KV cache edits cut LLM latency 53–398× while preserving accuracy
New arXiv preprint shows attention caches can be edited and spliced without full recompute, preserving logit accuracy above 0.90 while slashing time-to-first-token by up to 14.9× in production workloads.

A preprint posted to arXiv on June 17 demonstrates that large language models write field-conditioned conclusions into their key-value cache at prefill, enabling direct edits and position-portable composition without invalidating downstream tokens.
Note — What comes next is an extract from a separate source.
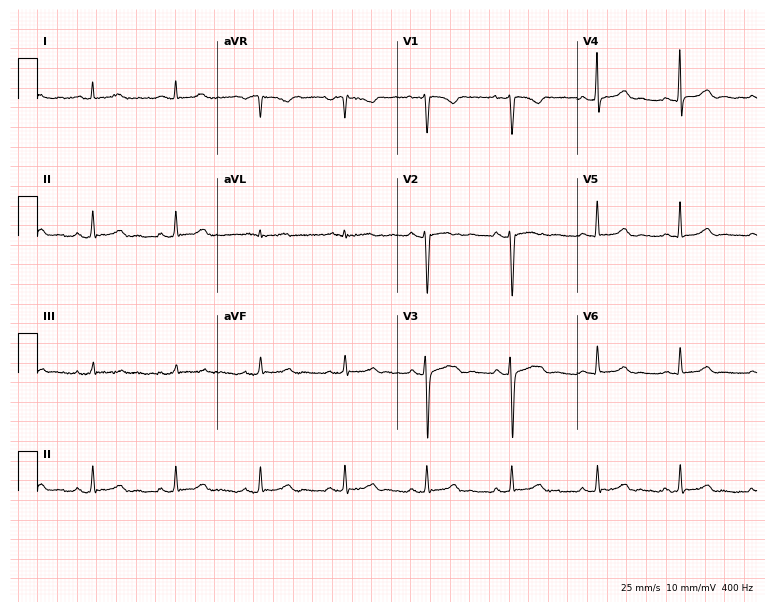
Electrocardiogram (7.3-second recording at 400 Hz), a 26-year-old female patient. Overall reading on record: normal ECG.

The technique, validated across twelve models spanning four model families, recovers decisions at 1.00 accuracy in 8B-parameter models using roughly 1 percent of the compute required for full recompute.
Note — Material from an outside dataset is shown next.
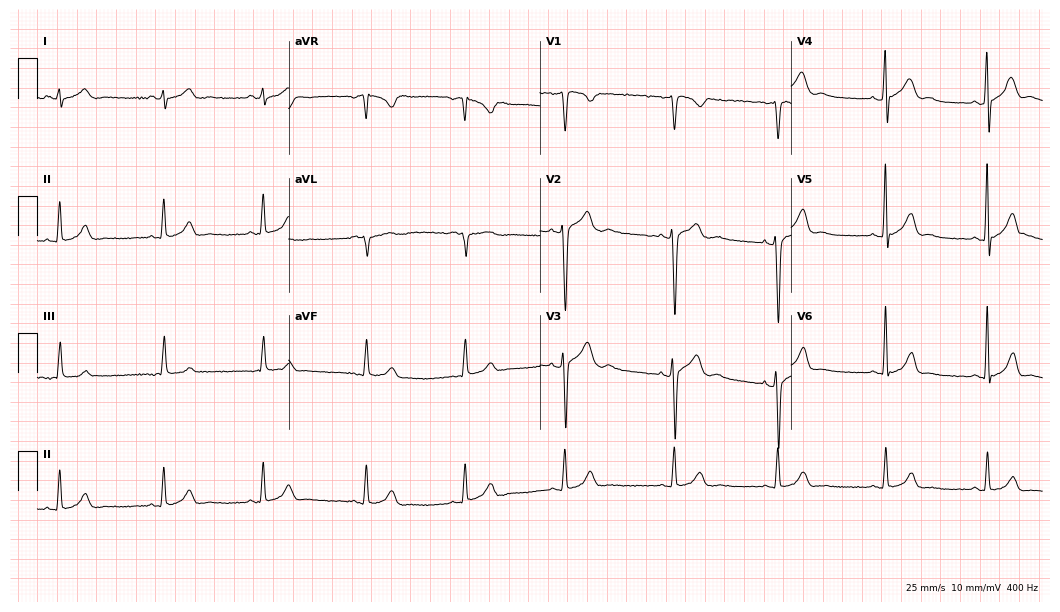
Electrocardiogram (10.2-second recording at 400 Hz), a man, 26 years old. Overall reading on record: normal ECG.

Prefix caching today reuses prefill only when the entire prefix matches byte-for-byte; changing a single field—a date, a name, a dollar figure—invalidates every cached token downstream. The paper's causal experiments show that overwriting the field's own key-value vectors leaves the model acting on the old value because the field-conditioned conclusion has already propagated into later cache positions at prefill. The authors treat the cache as a notebook of memoized conclusions: a salient erratum appended to the cache amends those notes, and with chain-of-thought prompting, editing the field alone recovers the correct decision. Without CoT, the edit is ignored.
Benchmarks and scope
The approach achieves logit cosine similarity between 0.90 and 0.999 compared to full recompute across twelve models, including quantized checkpoints, Mixture-of-Experts architectures, and multimodal caches. Time-to-first-token scales O(L) rather than O(L²), and a unified edit-plus-compose agent stays decision-identical to recompute at up to 14.9× lower latency. In an online vLLM benchmark, the erratum technique maintains a 98.5 percent prefix cache hit rate while cutting p90 time-to-first-token by 53× to 398×.
The method applies to any per-token attention KV cache and extends to several attention variants through small adapters. Because the erratum is append-only, it composes with production prefix-caching systems without breaking cache alignment. Precompiled skills can be RoPE-repositioned and spliced into arbitrary contexts, indistinguishable from full prefill.